In 1995 he gave up journalism to become a full-time writer. He was a Visiting Fellow of St Antony's College, Oxford, in 1995–1996, and has been a senior research fellow of All Souls College, Oxford, since 2002. He serves on the advisory board of the conservative magazine Standpoint.

Malcolm used to be the chairman of the Bosnian Institute, London, and president of the Anglo-Albanian Association.

Honours
Malcolm became a Fellow of the Royal Society of Literature (FRSL) in 1997 and a Fellow of the British Academy (FBA) in 2001. He is a Liveryman of the Worshipful Company of Fishmongers. 

He is a Member of the Academy of Sciences and Arts of Kosovo, and an honorary fellow of both Peterhouse, Cambridge (since 2010), and Trinity College, Cambridge (since 2011). 

In 2013, he was awarded the British Academy Medal for his book Thomas Hobbes: Leviathan. 

Malcolm was knighted in the 2014 New Year Honours for services to scholarship, journalism, and European history. In 2016, he was awarded the Presidential Gold Medal of the League of Prizren by the president of Kosovo, Hashim Thaçi.

Works

Books
Malcolm is the author of

 De Dominis, 1560–1624: Venetian, Anglican, Ecumenist, and Relapsed Heretic (1984)
 George Enescu: His Life and Music ( Toccata Press, 1990), which has been translated into several languages
 Bosnia: A Short History (New York University Press, 1994), which has been translated into several languages
 Origins of English Nonsense (HarperCollins, 1997)
 Kosovo: A Short History (New York University Press, 1998)
 Books on Bosnia: A Critical Bibliography of Works relating to Bosnia-Herzegovina Published Since 1990 in West European Languages (with Quintin Hoare) (Bosnian Institute, 1999)
 Aspects of Hobbes (Oxford University Press, 2002)
 John Pell (1611–1685) and His Correspondence with Sir Charles Cavendish: The Mental World of an Early Modern Mathematician (with Jacqueline Stedall) (Oxford University Press, 2005)
 Agents of Empire: Knights, Corsairs, Jesuits and Spies in the Late Sixteenth-Century Mediterranean World (2015)
 Useful Enemies: Islam and The Ottoman Empire in Western Political Thought, 1450-1750 (2019)
 Rebels, Believers, Survivors: Studies in the History of the Albanians (Oxford University Press, 2020)

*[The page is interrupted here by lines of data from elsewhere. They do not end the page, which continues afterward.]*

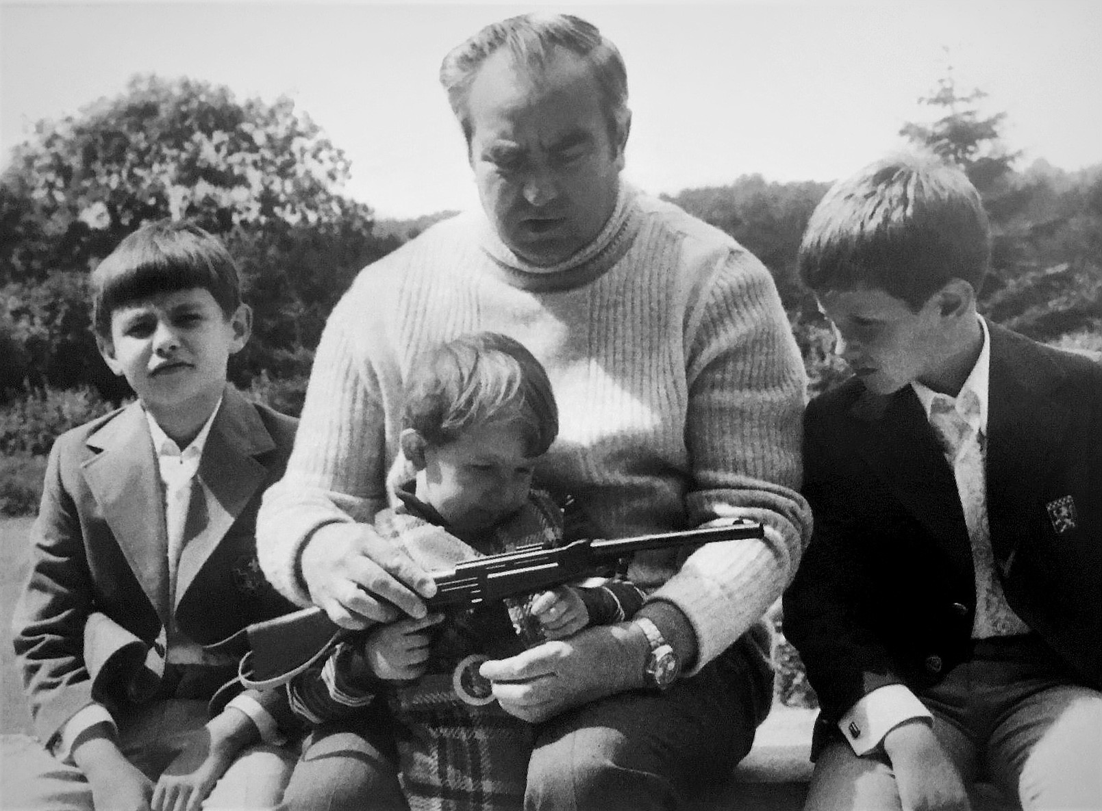 Виктор Георгиевич Куликов с внуками на отдыхе в Германии. Слева направо внуки: Сергей, Николай и Алексей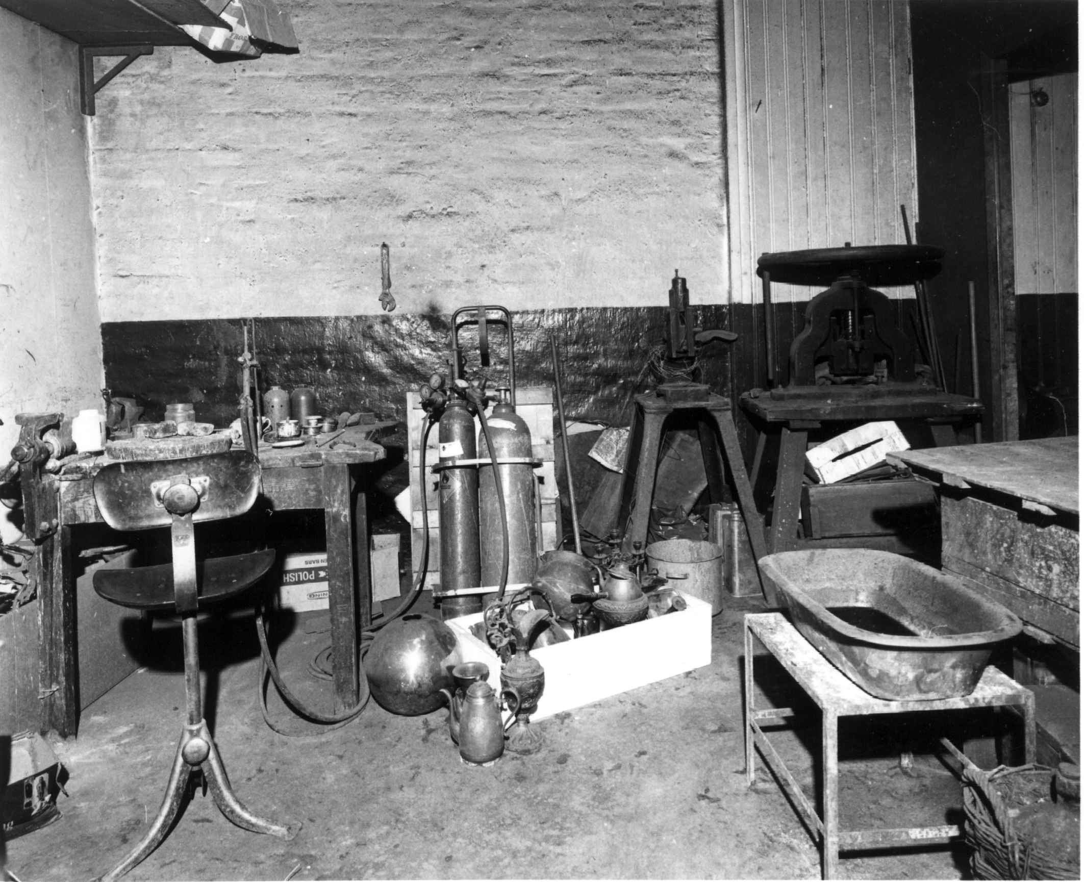 C. P. Larsens gjørtlerverksted i Vahls gate 3, Oslo. Verkstedet ble avviklet i 1986. Bildet er fra en serie fotografier fra C.P. Larsens gjørtlerverksted i Vahlsgt. 3, Oslo. Firmaet ble etablert i 1857 og avviklet i 1986. Det flyttet inn i lokalene i Vahlsgt. 3 i 1959. Det meste av utstyr og inventar er overtatt av Norsk Folkemuseum. Lokalene ble oppmålt av museet i juli/september 1987.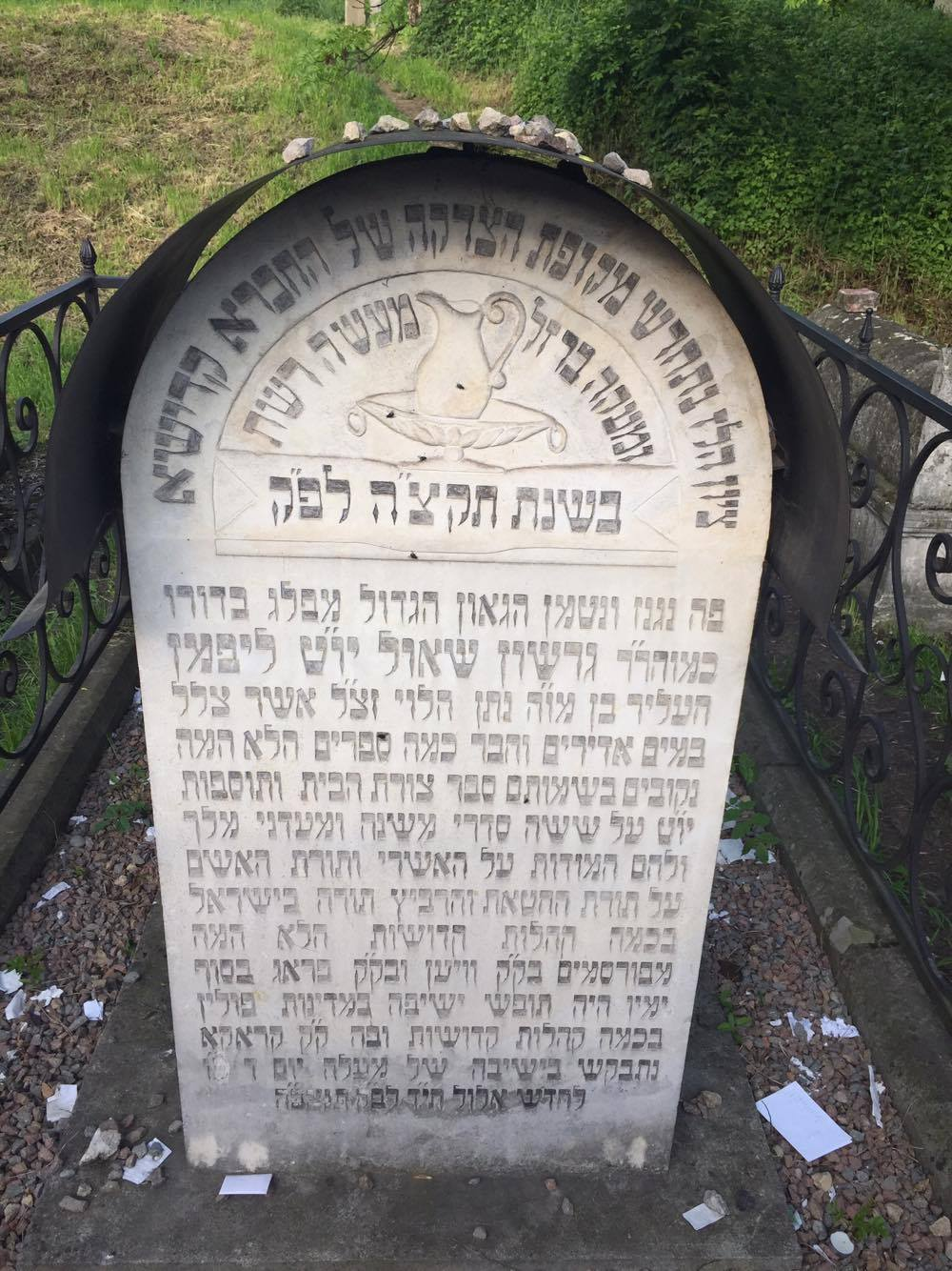 Kever of Yom Tov Lipmann Heller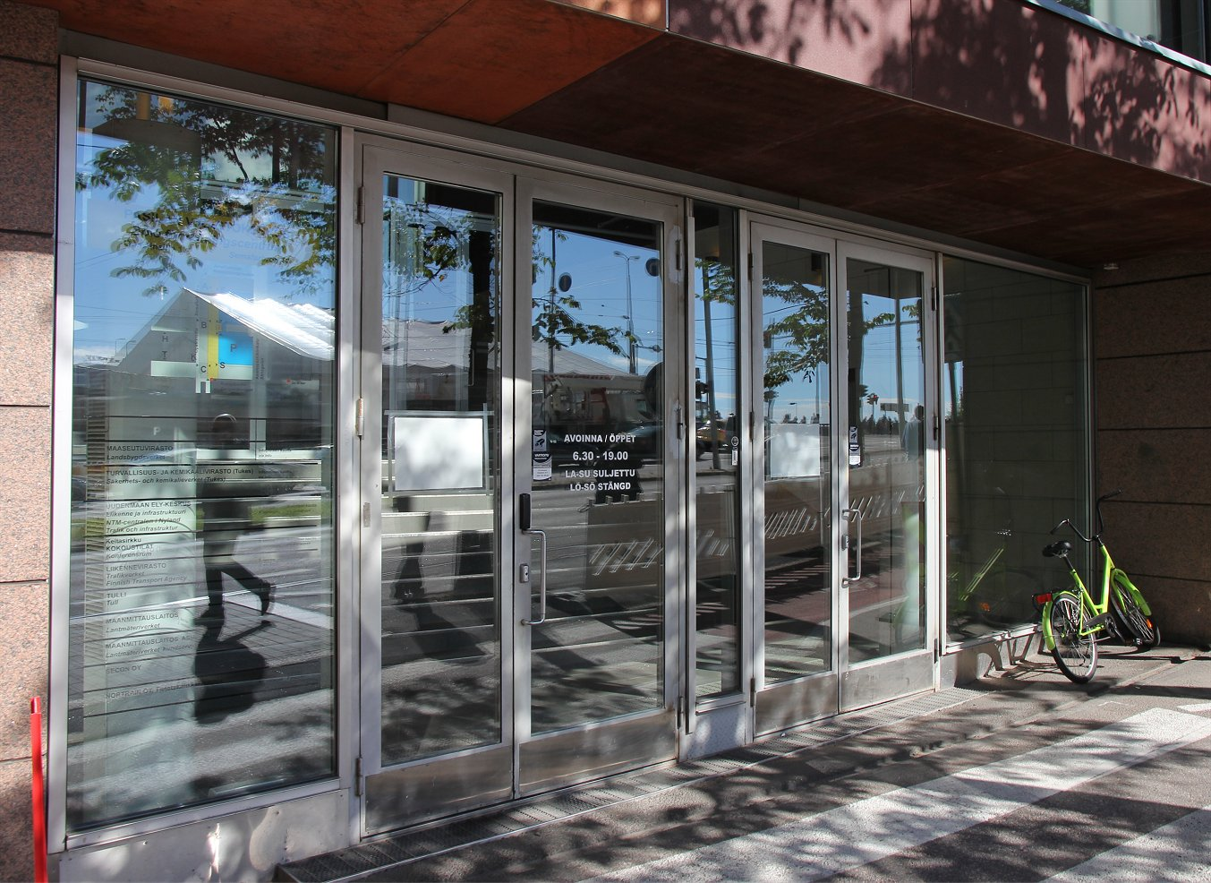 Valtion virastotalon eli Ratapihantie 7:n toimistorakennuksen pääsisäänkäynti Helsingin Pasilassa. Kesällä 2016 tässä Senaatti-kiinteistöjen omistamassa rakennuksessa toimivat muun muassa Maaseutuvirasto, Turvallisuus- ja kemikaalivirasto (Tukes), Uudenmaan ELY-keskus, Liikennevirasto, Tulli, Maanmittauslaitos, Secon Oy ja Nortrain Oy.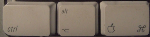 Touches spéciales sur un clavier Mac Apple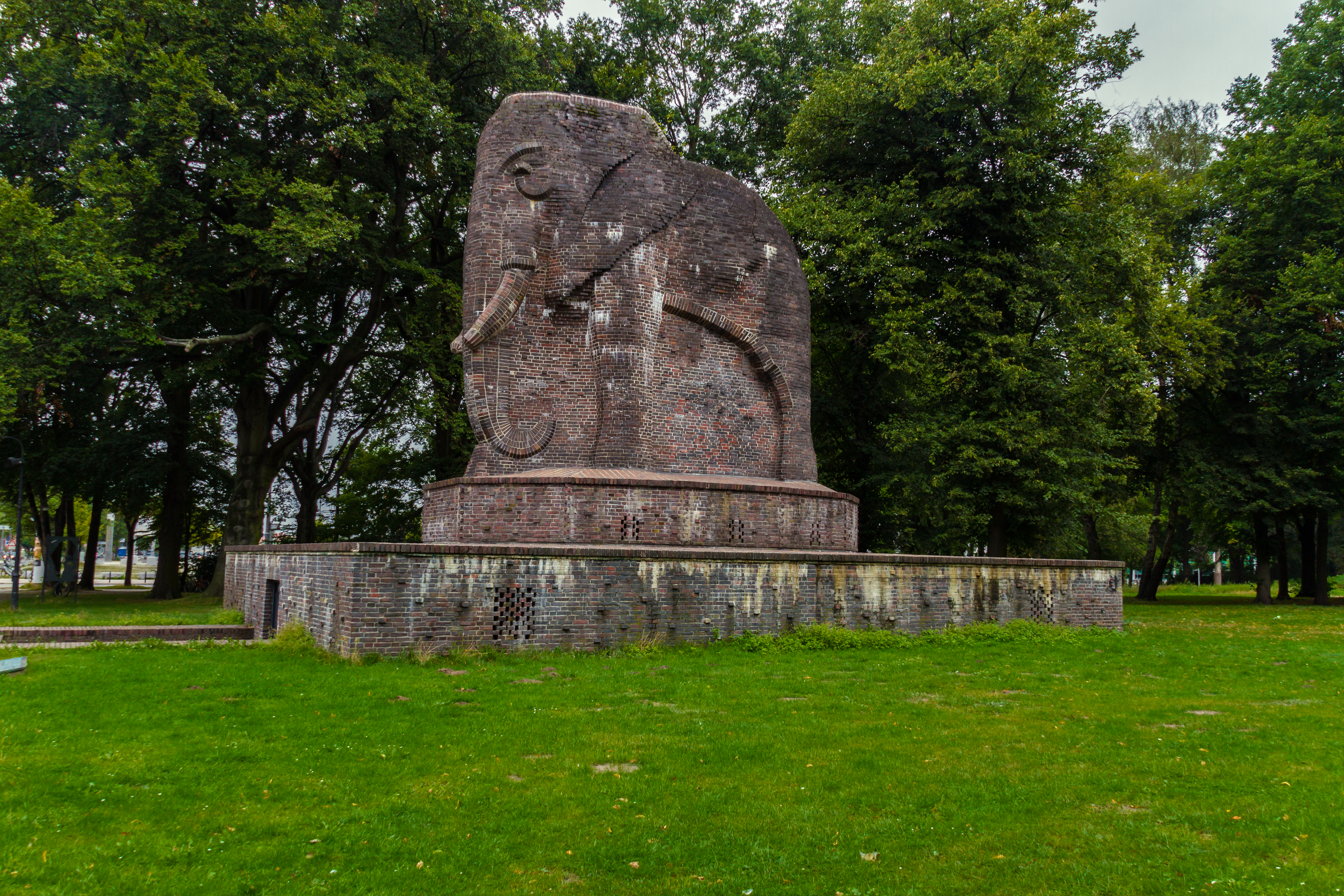 Kolonial-Ehrenmal, Anti-Kolonial-Denk-Mal in Bremen, Gustav-Deetjen-AlleeDas abgebildete Objekt ist ein geschütztes Kulturdenkmal in der Freien Hansestadt Bremen, mit der Nr. 1771 beim Landesamt für Denkmalpflege registriert.

Malcolm edited Reason of State, Propaganda, and the Thirty Years War: An Unknown Translation by Thomas Hobbes (Clarendon Press, 2007), The Correspondence of Thomas Hobbes (1994) and Thomas Hobbes’s Leviathan (three volumes, Oxford University Press, 2012), for which he was awarded a British Academy Medal. He has also contributed more than 40 journal articles or chapters in books since 2002.

Journalism
Malcolm has written many articles for newspapers, magazines and journals. Other than his work for The Spectator, the Daily Telegraph and Standpoint he has had articles published in The Guardian, The Sunday Telegraph, the New York Times, the Washington Times, Time and the Daily Mail, among other publications. He has also contributed book reviews mainly to The Sunday Telegraph. He has contributed to a number of journals including Foreign Affairs and the New York Review of Books.

Critical reviews of Kosovo: A Short History
Malcolm's book Kosovo: A Short History (1998) was the subject of an extended debate in Foreign Affairs. The debate began with a review of the book by Aleksa Djilas, a former Fellow of the Russian Research Center at Harvard University, who wrote that the book was "marred by his sympathies for its ethnic Albanian separatists, anti-Serbian bias, and illusions about the Balkans". Malcolm responded that Djilas had not produced any evidence to counter the evidence in the book, and had instead resorted to belittling both Malcolm and his work, including the use of personal slurs and patronising language. The debate continued with Serbian-born Professor Stevan K. Pavlowitch of the University of Southampton asserting that Malcolm's book lacked precision, Melanie McDonagh of the Bosnian Institute claiming that Djilas's review took a "nationalistic approach", and Norman Cigar of Marine Corps University stating that Djilas was trying to create myths to legitimise Serbian actions in Kosovo.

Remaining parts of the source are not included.